So that leads to this whole social aspect of fandom. On one hand it's brilliant: you meet other people who share your love of this stuff. More importantly, perhaps, they understand you when you talk. They want to have a conversation over minutiae in canon. They think it's important enough to spend time discussing. Now the object of your fannishness is not only an entry point for you into the world, or into yourself, but into a social situation. But I wonder sometimes...how does it stack up against other social situations?

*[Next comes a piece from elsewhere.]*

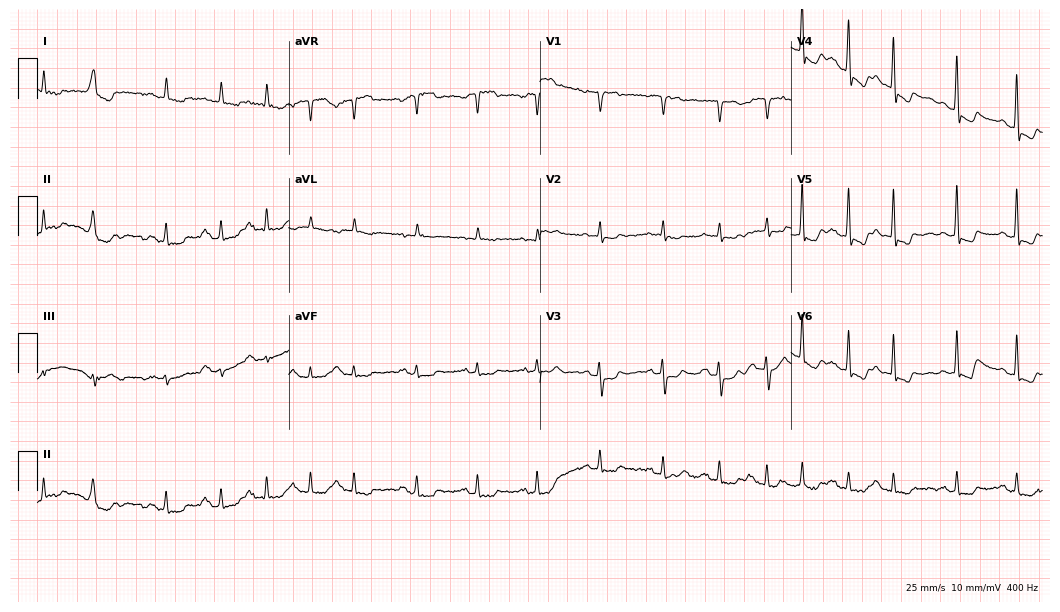
ECG — a male patient, 84 years old. Screened for six findings — first-degree AV block, right bundle branch block (RBBB), left bundle branch block (LBBB), sinus bradycardia, atrial fibrillation (AF), sinus tachycardia — none is recorded. Other findings, if any, are not listed.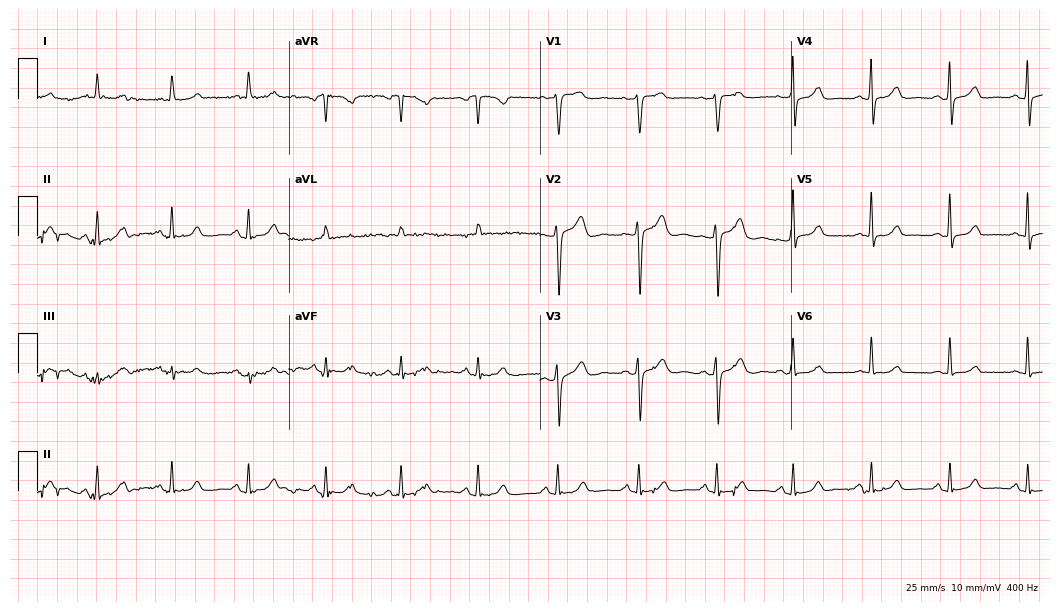
Resting 12-lead electrocardiogram. Patient: a female, 52 years old. None of these six findings is recorded: first-degree AV block, right bundle branch block, left bundle branch block, sinus bradycardia, atrial fibrillation, sinus tachycardia.

Let's say, for instance, you meet someone with whom you share a love of a specific baseball team. You can go to games together, maybe, discuss the minutiae of the team. But perhaps you'll also become friends for other reasons because you spend time together. The same thing might happen if you meet someone who shares your love of a certain activity: you meet together to go bike riding or whatever, but also wind up talking about other stuff. I met my writing partner (who's one of my best friends) in a dance class, though we didn't bond over dance, but our interest in children's books. We had a career in common, and now have lots of things in common. We also have things we don't have in common, but we know each other in a "whole" way so we roughly understand the stuff that doesn't have to do with the other. We're kind of integrated into the whole thing, part of each other’s lives.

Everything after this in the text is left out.